## Task to complete
What you should give back is a precise copy of the lines below from the one containing "sample: Choroid plexus" through the one containing "sample: CRL-1474", with no pictures.

## Record excerpts
◇ ◇ ◇ ◇ ◇ ◇ ◇
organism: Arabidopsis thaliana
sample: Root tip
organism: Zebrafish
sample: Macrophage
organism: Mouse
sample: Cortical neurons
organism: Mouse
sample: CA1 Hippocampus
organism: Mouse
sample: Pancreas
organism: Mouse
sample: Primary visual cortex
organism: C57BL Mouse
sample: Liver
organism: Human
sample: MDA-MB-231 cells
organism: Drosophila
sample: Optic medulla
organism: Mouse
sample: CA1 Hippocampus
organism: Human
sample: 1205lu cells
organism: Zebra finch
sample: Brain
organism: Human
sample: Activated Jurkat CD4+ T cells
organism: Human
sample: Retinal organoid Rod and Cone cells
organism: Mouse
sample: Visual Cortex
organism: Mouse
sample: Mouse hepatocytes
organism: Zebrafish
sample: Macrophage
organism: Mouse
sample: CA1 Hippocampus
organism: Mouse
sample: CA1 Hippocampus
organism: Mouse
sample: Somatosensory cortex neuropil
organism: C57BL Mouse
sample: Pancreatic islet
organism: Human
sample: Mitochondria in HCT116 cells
◇ ◇ ◇ ◇ ◇ ◇ ◇
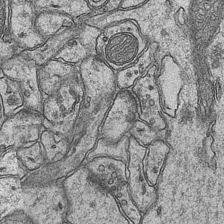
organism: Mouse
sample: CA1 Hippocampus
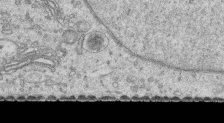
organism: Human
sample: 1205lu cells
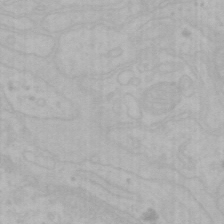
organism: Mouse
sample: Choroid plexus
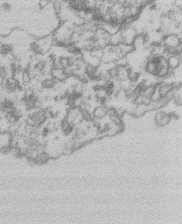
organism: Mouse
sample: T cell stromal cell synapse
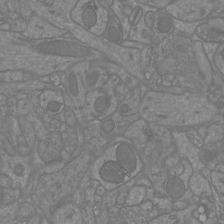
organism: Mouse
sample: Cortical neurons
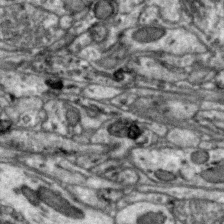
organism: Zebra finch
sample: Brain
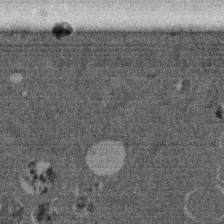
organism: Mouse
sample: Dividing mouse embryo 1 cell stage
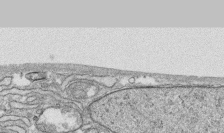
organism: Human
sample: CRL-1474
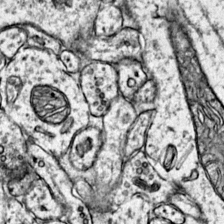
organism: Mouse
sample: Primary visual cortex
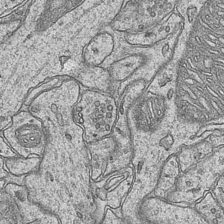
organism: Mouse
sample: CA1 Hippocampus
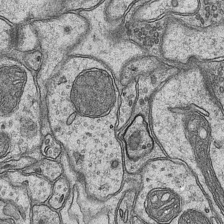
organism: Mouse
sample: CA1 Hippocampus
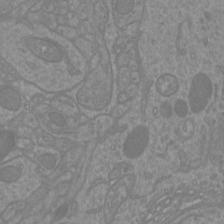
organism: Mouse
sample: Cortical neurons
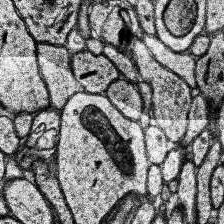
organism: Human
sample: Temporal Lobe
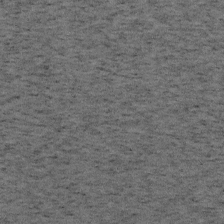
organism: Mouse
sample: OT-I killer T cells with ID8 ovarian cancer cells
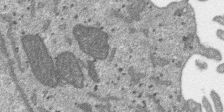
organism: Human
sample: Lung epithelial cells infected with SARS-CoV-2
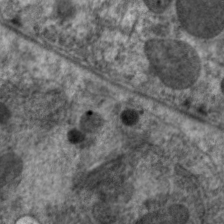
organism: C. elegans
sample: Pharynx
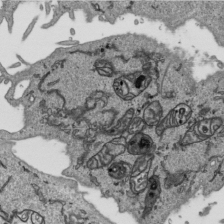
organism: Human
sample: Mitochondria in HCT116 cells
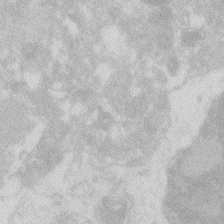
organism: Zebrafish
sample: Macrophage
◇ ◇ ◇ ◇ ◇ ◇ ◇
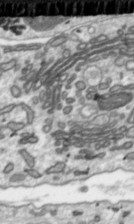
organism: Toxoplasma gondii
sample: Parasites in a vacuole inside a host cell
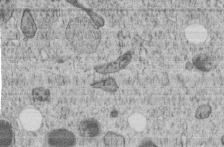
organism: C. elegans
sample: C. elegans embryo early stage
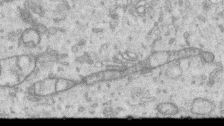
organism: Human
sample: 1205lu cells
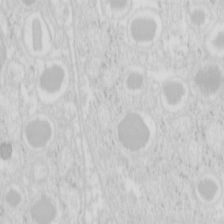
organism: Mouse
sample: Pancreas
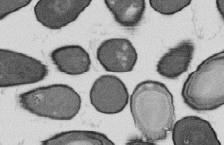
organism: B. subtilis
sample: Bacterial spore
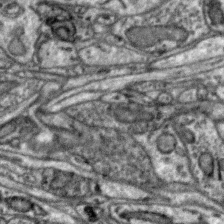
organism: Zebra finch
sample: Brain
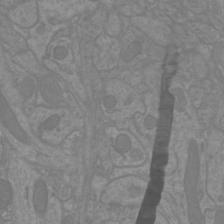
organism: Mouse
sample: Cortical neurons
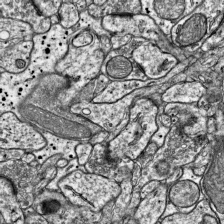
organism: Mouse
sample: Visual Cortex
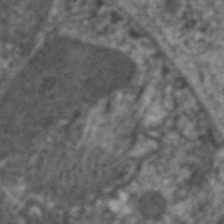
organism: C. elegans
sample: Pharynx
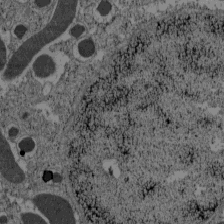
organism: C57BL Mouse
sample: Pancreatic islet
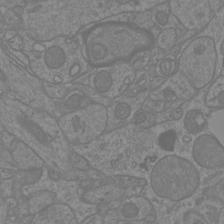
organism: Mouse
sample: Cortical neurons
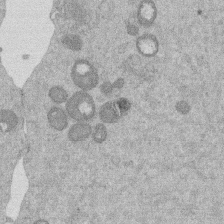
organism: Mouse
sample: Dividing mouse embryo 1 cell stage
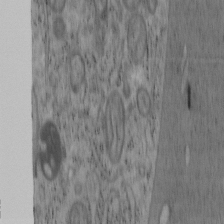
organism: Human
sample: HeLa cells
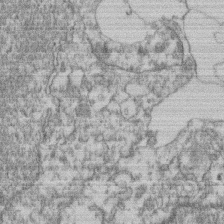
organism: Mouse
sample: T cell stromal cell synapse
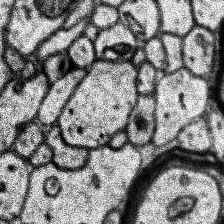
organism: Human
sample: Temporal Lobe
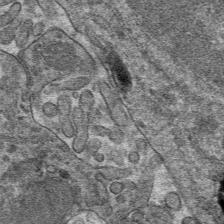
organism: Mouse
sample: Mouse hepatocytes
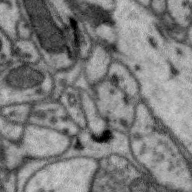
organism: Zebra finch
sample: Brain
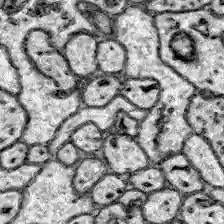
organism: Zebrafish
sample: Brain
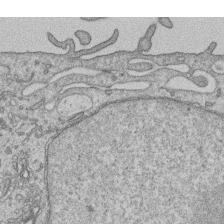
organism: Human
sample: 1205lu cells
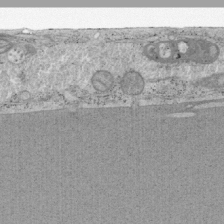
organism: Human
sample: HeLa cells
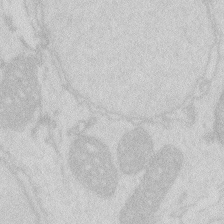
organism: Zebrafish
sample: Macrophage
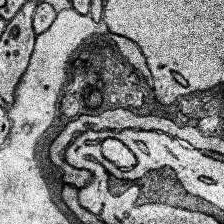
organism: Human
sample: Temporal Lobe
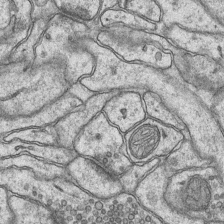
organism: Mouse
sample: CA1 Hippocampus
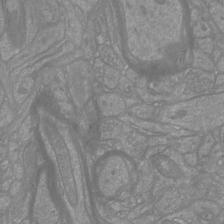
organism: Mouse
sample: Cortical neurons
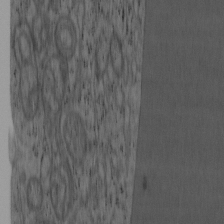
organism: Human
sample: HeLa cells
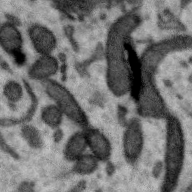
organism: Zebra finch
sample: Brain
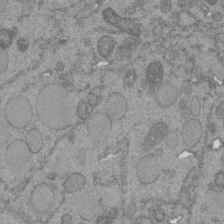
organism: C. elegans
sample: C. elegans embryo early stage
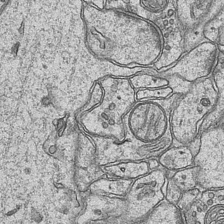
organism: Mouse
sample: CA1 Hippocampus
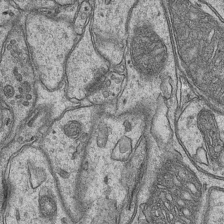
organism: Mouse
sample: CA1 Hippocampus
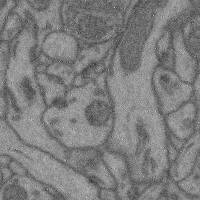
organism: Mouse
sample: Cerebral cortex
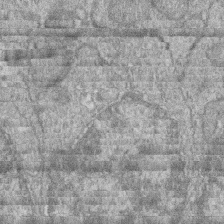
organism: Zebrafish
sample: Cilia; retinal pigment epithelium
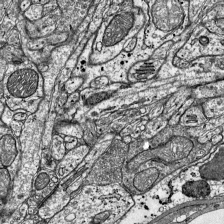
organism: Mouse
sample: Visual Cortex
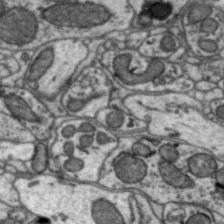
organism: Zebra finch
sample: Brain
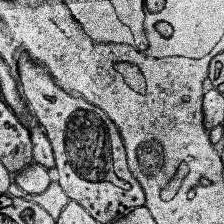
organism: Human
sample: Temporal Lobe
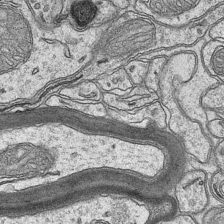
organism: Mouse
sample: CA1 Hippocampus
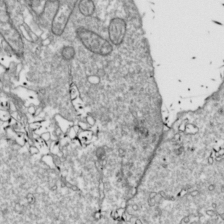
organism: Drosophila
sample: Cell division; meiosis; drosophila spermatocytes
◇ ◇ ◇ ◇ ◇ ◇ ◇
## Response
sample: Choroid plexus
organism: Mouse
sample: T cell stromal cell synapse
organism: Mouse
sample: Cortical neurons
organism: Zebra finch
sample: Brain
organism: Mouse
sample: Dividing mouse embryo 1 cell stage
organism: Human
sample: CRL-1474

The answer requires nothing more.